Je ne sais pas si aimer est le bon mot, mais je dois quand même avoir envie de le défendre. Et si j’ai envie de défendre quelqu’un, c’est que probablement je l’aime ! Humaniser mon personnage me semble essentiel, quand bien même il s’agit d’un criminel… montrer que chaque individu est unique. Le criminel, l’homosexuel, le journaliste… c’est quoi ? Il convient à chaque fois d’aller au- delà de cette simple étiquette, et de rendre singulier le personnage que l’on incarne.

Qu’est ce que votre expérience américaine vous a apporté ?
Un sens de la liberté. J’adore la Belgique, mais en y restant trop longtemps pour y travailler vient le moment où vous rencontrez toujours les mêmes personnes. Je pense que ça peut être dangereux pour la créativité. Tout le monde s’in- stalle l’un par rapport à l’autre : untel est le sérieux, untel est le marrant, untel est l’engagé social … tout le monde est bien à sa place, tient une position. Le fait de pouvoir tourner en France, en Angleterre, aux États-Unis fait que tout reste ouvert et que je rencontre de nouvelles personnes… vraiment nouvelles et que je ne reverrais peut-être jamais !! C’est toujours nouveau et frais… j’adore ça !

Les essentiels dans la filmographie de Matthias Schoenaerts

 

Rundskop (Bullhead pour le titre en anglais) • 2011 :

Matthias avec 27 kilos de trop pour ce polar agricole de son compatriote Michaël R. Roskam. Le film de tous les succès.

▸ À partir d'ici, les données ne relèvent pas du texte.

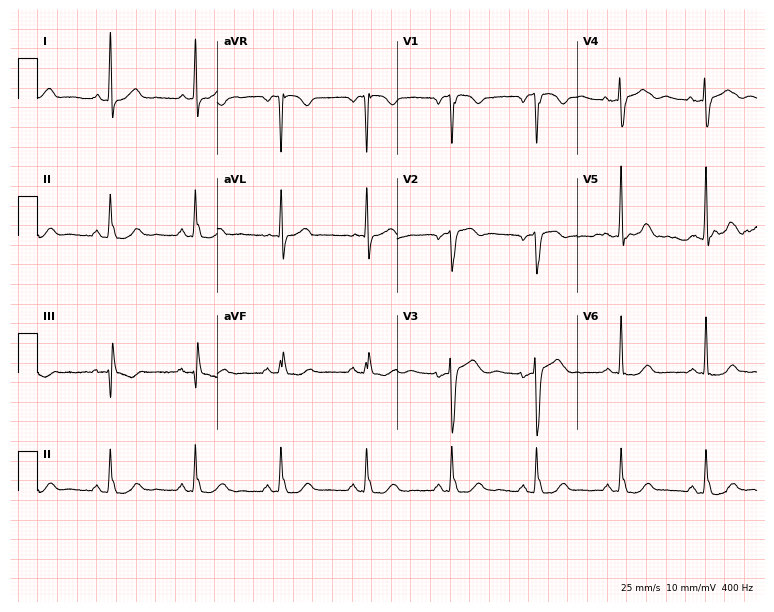
ECG (7.3-second recording at 400 Hz) — a 79-year-old female patient. Labelled as a normal ECG.
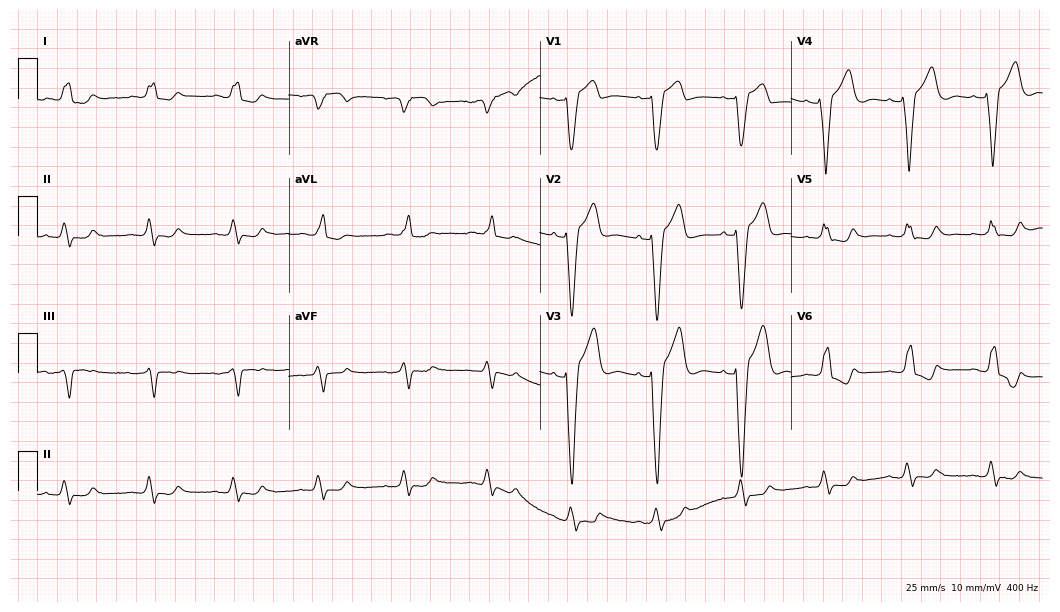
ECG (10.2-second recording at 400 Hz) — a 65-year-old man. Findings include left bundle branch block.

De rouille et d’os • 2012 :

Matthias sous la direction de Jacques Audiard est aux petits soins pour une Marion Cotillard privée de ses jambes dans ce mélo XXL.

Blood Ties • 2013 :

Matthias en Amérique pour Guillaume Canet qui réalise le remake de son film : Liens du sang.

Les Jardins du roi • 2014 :

Aux côtés de Kate Winslet, Matthias tout de brocard et de collants vêtu pour interpréter André Le Nôtre, jardinier du roi Louis XIV… on y croit !

Loin de la foule déchaînée • 2015 :

Matthias romantique à souhait dans cette 6e adaptation du célèbre roman de Tom Hardy, signée Thomas Vinterberg.

A bigger splash • 2015 :

Matthias plus sensuel que jamais sous le soleil de l’Italie et au côté de Tilda Swinton dans ce remake très hot de La Piscine, film culte de 1969.

Le Fidèle • 2017 :

Matthias rempile avec son grand ami Michaël R.Roskam, et en compagnie d’Adèle Exarchopoulos, pour cette histoire d’amour fou déguisée en polar.

Red Sparrow • 2018 :

Matthias en agent du KGB et avec l’accent russe, en charge d’une bombe nommée Jennifer Lawrence.

Kursk • 2018 :

Matthias de tous les courages dans la peau d’un sous-marinier russe pour une histoire vraie (tournée à Anvers !) et pour Thomas Vinterberg (à nouveau !).